#### [Dataset items]
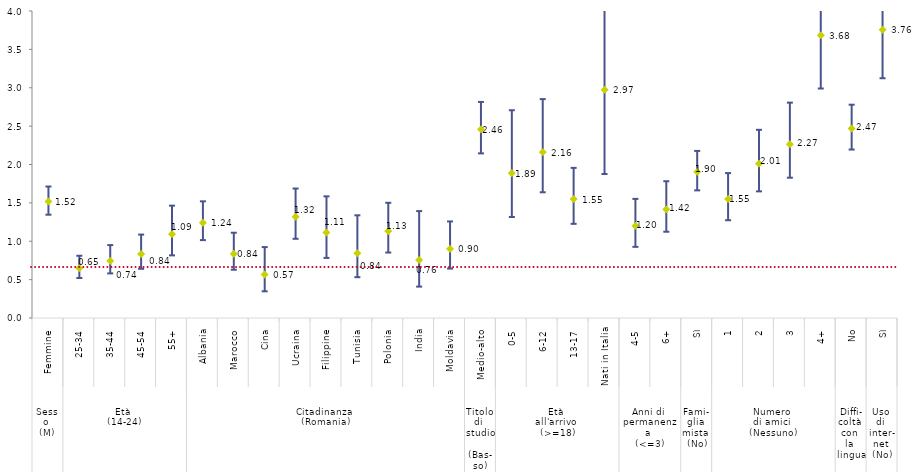
| Category | Series 0 |
|---|---|
| 0 | 1.518 |
| 1 | 0.65 |
| 2 | 0.743 |
| 3 | 0.835 |
| 4 | 1.093 |
| 5 | 1.242 |
| 6 | 0.836 |
| 7 | 0.567 |
| 8 | 1.319 |
| 9 | 1.114 |
| 10 | 0.844 |
| 11 | 1.131 |
| 12 | 0.755 |
| 13 | 0.9 |
| 14 | 2.458 |
| 15 | 1.888 |
| 16 | 2.162 |
| 17 | 1.549 |
| 18 | 2.974 |
| 19 | 1.2 |
| 20 | 1.415 |
| 21 | 1.903 |
| 22 | 1.551 |
| 23 | 2.011 |
| 24 | 2.265 |
| 25 | 3.684 |
| 26 | 2.47 |
| 27 | 3.756 |
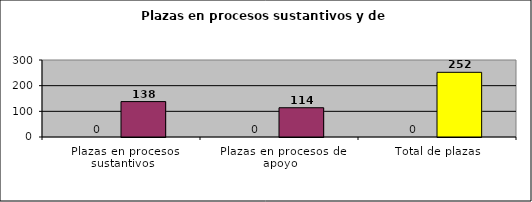
| Category | Series 0 | Series 1 |
|---|---|---|
| Plazas en procesos sustantivos |  | 138 |
| Plazas en procesos de apoyo |  | 114 |
| Total de plazas |  | 252 |

#### [ABOUT THIS TASK]
The word "Series" appears on some lines of the data above; count those lines and give only the total.

#### [RESULT OF THIS EXERCISE]
2